The actual application of digital healthcare, depends on various criteria such as the clinical departments, diseases, functions, age, and sex. The clinical application of digital healthcare is ultimately determined according to clinical needs. However, it is easy to fail without proper application. Based on the evidence, treatment methods should be digitalized to improve current treatment methods or improve prognosis [2].
Another important aspect is establishing the uniqueness and versatility of the application of digital healthcare technology. This could be an advanced technology or an application based on the understanding of basic human physiology. As an example, an approach based on the circadian rhythm can be considered. Disturbance of the circadian rhythm not only causes sleep disorders, it also has a long and profound effect on the cardiovascular and endocrine systems, which can lead to cancer, degenerative brain disease, and mental diseases [3]. Therefore, the application of digital healthcare based on circadian rhythm is medically sound as well as unique and versatile.

DIAGNOSTIC APPLICATION

Diagnosis can be divided into a fragmentary diagnosis that measures the current state of the circadian rhythm and a complicated diagnosis that predicts any disease-related form based on circadian rhythm measurements which can be carried out using core body temperature, gene expression, hormone secretion, and actigraphy. However, there were many difficulties in applying such a method to real life. It is now possible to acquire multiple types of information, such as physical activity, sleep, and heart rate, using sensors in smartphones and wearable devices [4]. In the future, with the development of sensing technology, the amount, quality, and types of data that can be acquired easily in daily life will increase. Thus, it will be possible to measure and diagnose various aspects of the circadian rhythm.
Based on this relatively easy method of measuring circadian rhythm-related data, a complicated diagnostic step for classifying or predicting disease-related conditions can be considered. Practical application is possible for health conditions, such as insomnia and diabetes, that are closely related to the circadian rhythm. Attempts for the predictive diagnosis of mental or physical conditions or diseases based on this circadian rhythm are being made gradually, and meaningful results are being derived. In AI analysis methods such as machine learning, it is crucial to classify and organize meaningful data for learning from complex clinical data and have miscellaneous information [5]. In this regard, reclassifying and reprocessing clinical data from the perspective of circadian rhythm will be very useful making it applicable in more diverse areas of medicine.

THERAPEUTIC APPLICATION

First, we can think of a digital therapeutic intervention for stabilizing the circadian rhythm through the realignment of the sleep-wake rhythm.
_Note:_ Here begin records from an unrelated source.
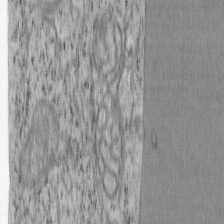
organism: Human
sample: HeLa cells
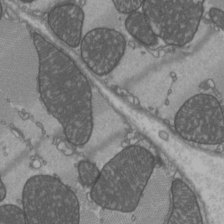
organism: C57BL Mouse
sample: Heart
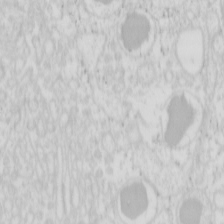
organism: Mouse
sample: Pancreas
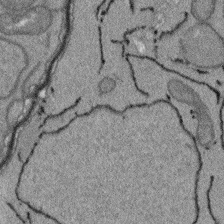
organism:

This may prioritize therapeutic applications in groups vulnerable to disturbances in sleep-wake rhythms with continuing therapeutic intervention in real life and customized interventions according to individual circadian rhythm states [6]. It is highly likely to be established as a non-pharmacological treatment method and will apply not only to diseases such as insomnia, but also to medical conditions such as diabetes.
The therapeutic application of the circadian rhythm, along with technologies such as the Internet of Medical Things, will radically change human life in terms of treatment and prevention. Beyond fragmentary information such as activity and sleep currently obtained through smart devices, it will provide information on what kind of circadian rhythm the user is in and how much it can affect their health status; inducing integrated interventions in everyday environments can be an important step forward.
The therapeutic application of circadian rhythm measurements in digital health is still in its infancy. Therefore, as diagnostic applications and related data analysis technology develop, therapeutic applications can be expected to advance explosively. Since individual therapeutic applications based on unique circadian rhythm patterns are possible, it will be a sound basis for personalized treatment, which is one of the critical characteristics of future medicine [7].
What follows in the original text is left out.